An Algebraic Structure For Path Schema (Take 2)

\(\newcommand{\abs}[1]{\lvert#1\rvert}\) \(\newcommand{\(}{\left(}\) \(\newcommand{\)}{\right)}\)

This is a second shot at expressing Path Schema as algebraic objects. See my first attempt. The definitions should be equivelent, and any places they are not indicates a deficency in one of the defintions. This should be a bit more elegant, than before. It is also a bit more extensive. Note that \(R\) and \(A\) are now defined differently, and \(A^\ast\) and \(R^\ast\) are what one should be focussing on instead, this is to use the free monoid convention.

In general a path can be described as a a hierachical index, onto a directed multigraph. Noting that “flat” sets, trees, and directed graphs are all particular types of directed multigraphs.
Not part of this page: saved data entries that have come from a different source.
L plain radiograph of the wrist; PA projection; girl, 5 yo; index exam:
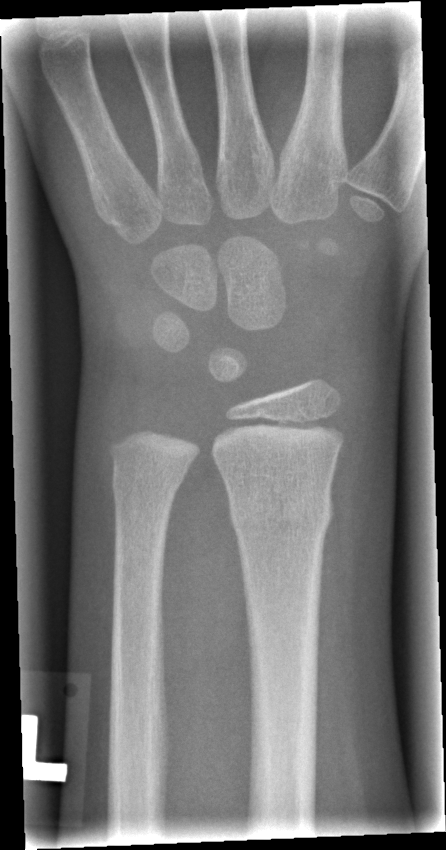

Fx = 2 @ <223,477>-<336,548>; <109,461>-<189,511>
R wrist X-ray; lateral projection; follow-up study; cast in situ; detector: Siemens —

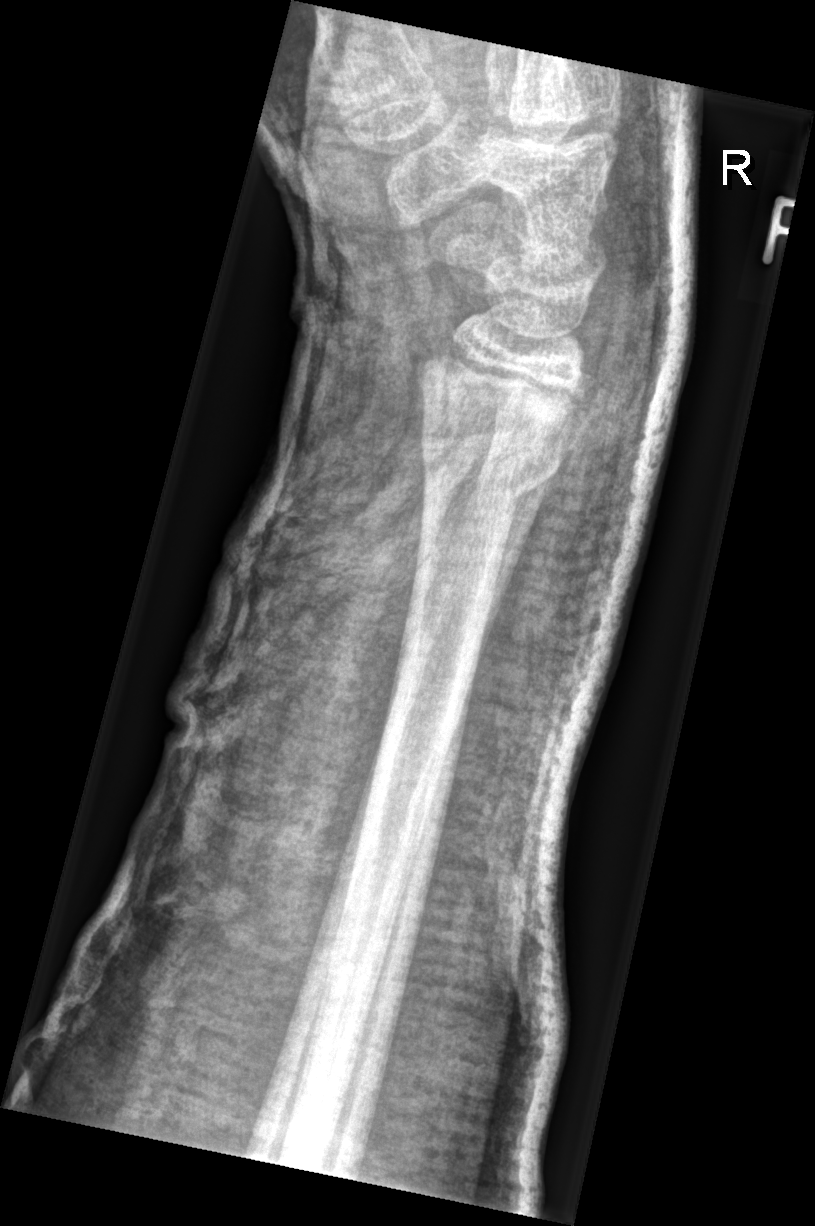 Findings: AO code 23r-M/3.1; 23u-E/7. One Fx at (left=403, top=398, right=575, bottom=507).

To repeat the introduction:

This post comes from a longish discussion with Fengyang Wang (@TotalVerb), on the JuliaLang Gitter. Its pretty cool stuff.

It is defined here independent of the object (filesystem, document etc) being indexed. The precise implementation of the algebric structure differs, depending on the Path types in question, eg Filesystem vs URL, vs XPATH.

This defintion is generally applicable to paths, such as:

The defintion whch follows provides all the the expected functionality on paths

Definition

To have the general functionality of a path we only need to define a few items on our index, from these the rest of the functionality flows. This sets a minimal amount of functionality for a path at the most abstract level. Particular path implementations can provide more. The defintion is made from 3 object \(A\), \(R\), \(\cdot\), with 3 rules (1), (2), (3) binding them.

Our path is defined by two sets, \(R\), and \(A\), and an operation \(\cdot\).

Number of roots

Depending on the system being indexed, there may be one or more abolute roots. In linux file systems, there is one root /. In windows, there is one root per hard drive C:, D: etc, plus a an additional root for named pipes \\.\pipe\. One also might wish to consider UNC paths to be part of the same system in windows – these to would have there on roots.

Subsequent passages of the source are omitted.